FC Barcelona mogłaby sporo oszczędzić. Martinez zastąpiłby Depaya
Martinez w klubie mógłby zastąpić Memphisa Depaya, którego kontrakt obowiązuje do końca czerwca przyszłego roku. Dla FC Barcelony zimowe okienko transferowe będzie więc ostatnią okazję, by na nim zarobić. Chętnych na Holendra nie brakuje, a on sam nie jest zbyt zadowolony ze swojej pozycji w drużynie.
Pozbycie się Depaya miałoby jeszcze jedną zaletę. Znacznie odciążyłoby budżet przeznaczony na wynagrodzenia. 28-latek cieszy się jednym z najwyższych kontraktów w zespole. Zarabia około 5 mln euro za sezon. Martineza zadowoliłaby dużo niższa pensja – sięgnęłaby maksymalnie 3 mln euro.
Potencjalny zastępca Lewandowskiego to były król strzelców MLS
Josef Martinez zakończył właśnie swój szósty sezon w barwach Atlanty United. W przeszłości był nawet królem strzelców ligi MLS. W 2018 roku strzelił w niej 31 bramek. W tym roku 29-latek zagrał w 26 meczach, w których do siatki rywali trafiał dziewięciokrotnie. Jego drużyna nie zakwalifikowała się do play-offów po tym, jak zajęła 11. pozycję w tabeli konferencji wschodniej.
Więcej treści sportowych znajdziesz też na Gazeta.pl.

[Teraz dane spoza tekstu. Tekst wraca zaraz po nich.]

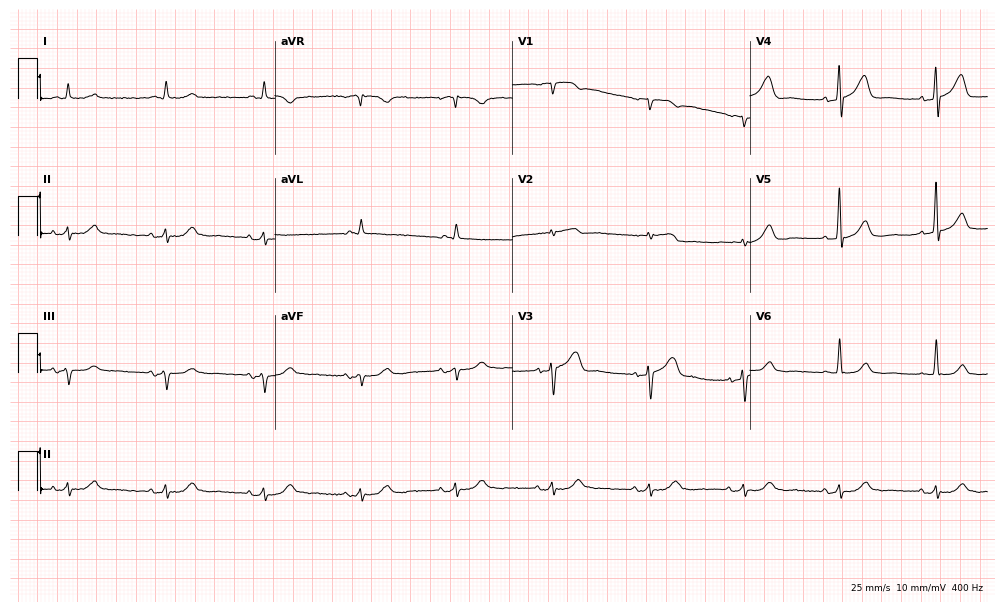
Electrocardiogram, an 80-year-old male patient. Of the six screened findings (first-degree AV block, right bundle branch block, left bundle branch block, sinus bradycardia, atrial fibrillation, sinus tachycardia), none is recorded.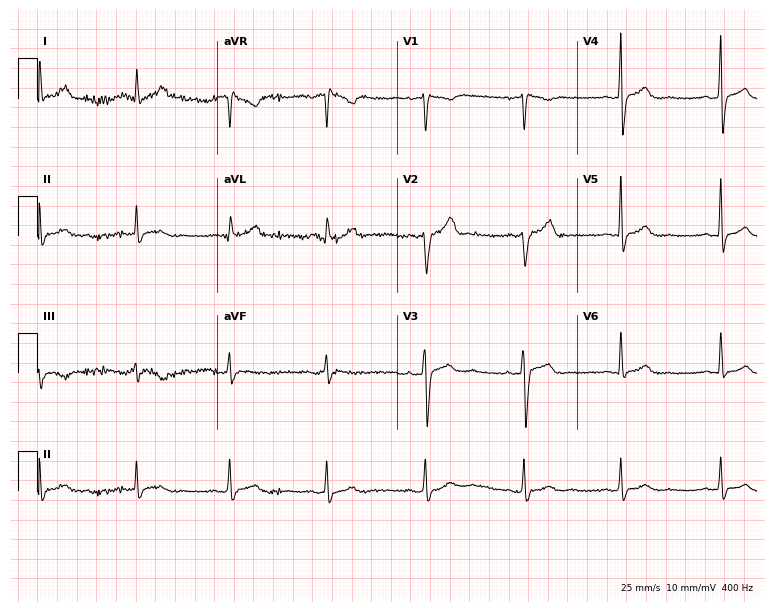
Resting 12-lead electrocardiogram (7.3-second recording at 400 Hz). Patient: a male, 45 years old. Read as a normal ECG.

Wenezuelczyk ma też doświadczenie z gry w Europie. Zanim trafił do Atlanty, przez trzy sezony bronił barw włoskiego Torino. W Serie A nie imponował jednak skutecznością. Wcześniej zaś był piłkarzem szwajcarskich drużyn – Young Boys Berno i FC Thun. W FC Barcelonie nie mógłby liczyć na nic więcej, jak bycie jedynie zmiennikiem Roberta Lewandowskiego.